Тогда же, 4 июля 1941 года, нас погнали на работу на очистку квартир убитых поляков. Работали мы на ул[ице] Гербуртов, 3 или 5, в особняке. Когда мы вошли, в квартире было все перекидано.
Руководящий нами немец, унтерштурмфюрер[1779] батальона приказал нам собрать и сжечь все грамоты и дипломы, отложить в сторону все ценные вещи, убрать квартиру и подготовить ее к вселению. Кого собрались поселять, мы не знали. Собирая и сжигая дипломы и грамоты, я видел, что документы это профессора Бартеля. Дипломов, грамот, дарственных адресов было очень много. Все именные, адресованные профессору и польскому премьеру Бартелю. Кроме того, было много книг, сувениров с дарственными надписями от студентов и ученых.
Тогда же, в первые дни оккупации, мне приходилось видеть, как немцы и украинцы в немецкой форме грабили магазины, скот в селах и др.

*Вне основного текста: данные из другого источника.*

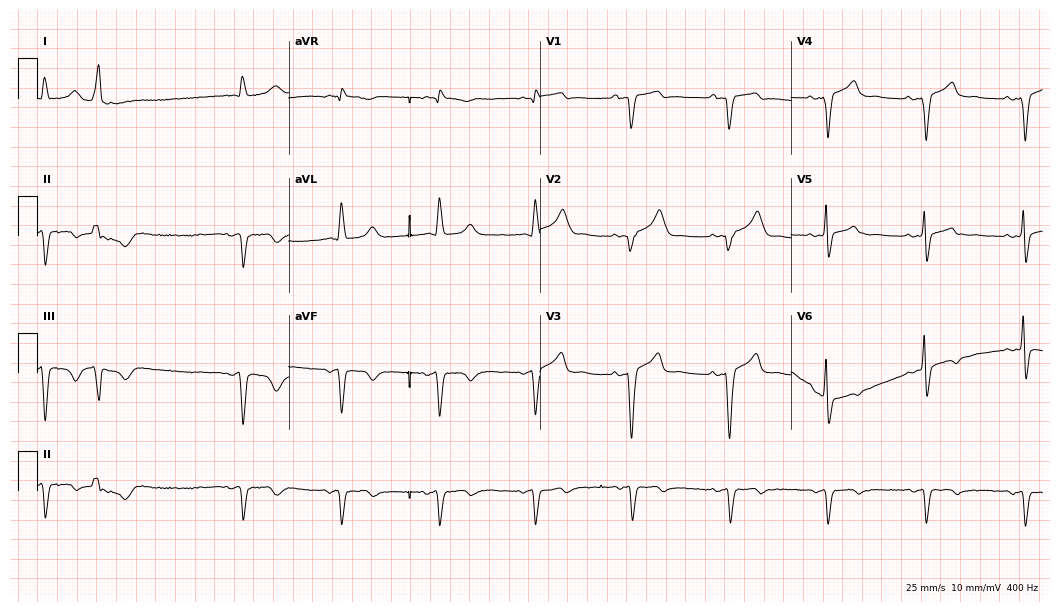
ECG (10.2-second recording at 400 Hz) — a man, 62 years old. Screened for six findings — first-degree AV block, right bundle branch block (RBBB), left bundle branch block (LBBB), sinus bradycardia, atrial fibrillation (AF), sinus tachycardia — none is recorded.
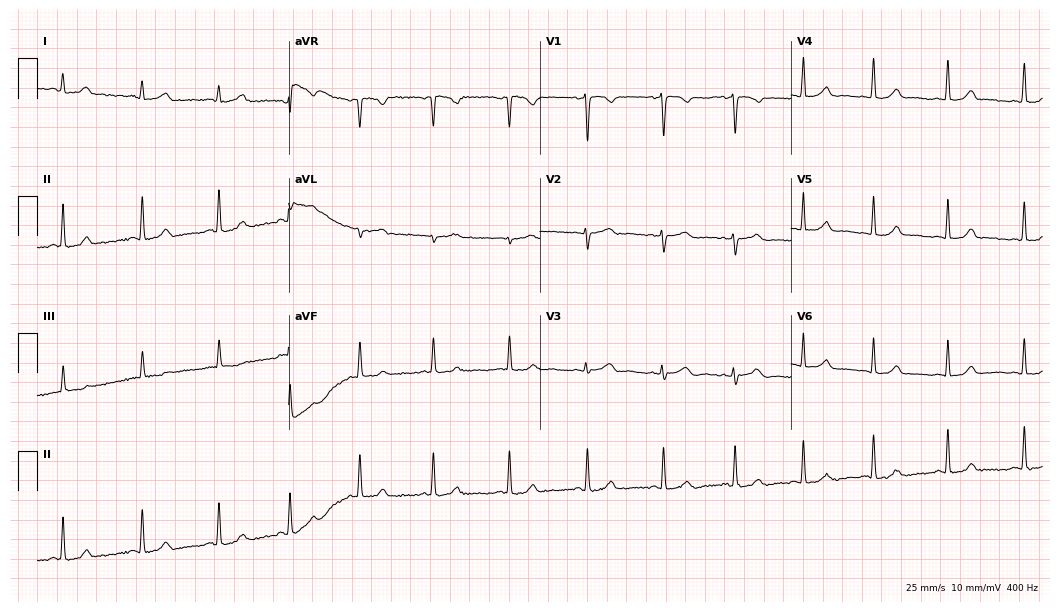
12-lead ECG from a 29-year-old female patient. Recorded interpretation: within normal limits.

Проработав три дня в команде на ул[ице] Глинки, я сбежал, т. к. немцы там избивали всех нас без всякой вины. Помню такой случай: когда мы убирали в домике Бартеля, подъехал немец в открытой машине, взял меня и еще одного юношу и повез нас на рынок возле здания Горсовета. В то время только появилась клубника и была очень дорогой. Немец приказал погрузить на машину всю клубнику и черешню, что была на рынке у одной крестьянки; она стала плакать и требовать деньги. Немец сказал ей, что деньги заплатит, пусть едет с нами. Женщина не поехала, а послала своего сына, лет 19–20. Когда мы доехали до трампарка, немец ударил юношу по зубам и тот вылетел из машины, а мы с фруктами поехали дальше. На другой день немцы возили нас в села Женена-Русска и Женена-Польска (сейчас Рясна-Русская), где по их приказу мы прямо с пастбища погрузили на машину коров и телят. Коровы разбегались, тогда один из немцев позвал находящихся в поле крестьян, чтобы ловили коров и телят. Когда крестьяне не хотели идти, немец дал очередь из автомата в их сторону, а когда они подошли, избил их. У немцев были так называемые (неразборчиво) — кожаные плетеные трости, которые служили специально для избиения людей. Так была нагружена машина коров и телят; потом заехали в село, где позабирали у крестьян кур, цыплят, сметану и увезли в город.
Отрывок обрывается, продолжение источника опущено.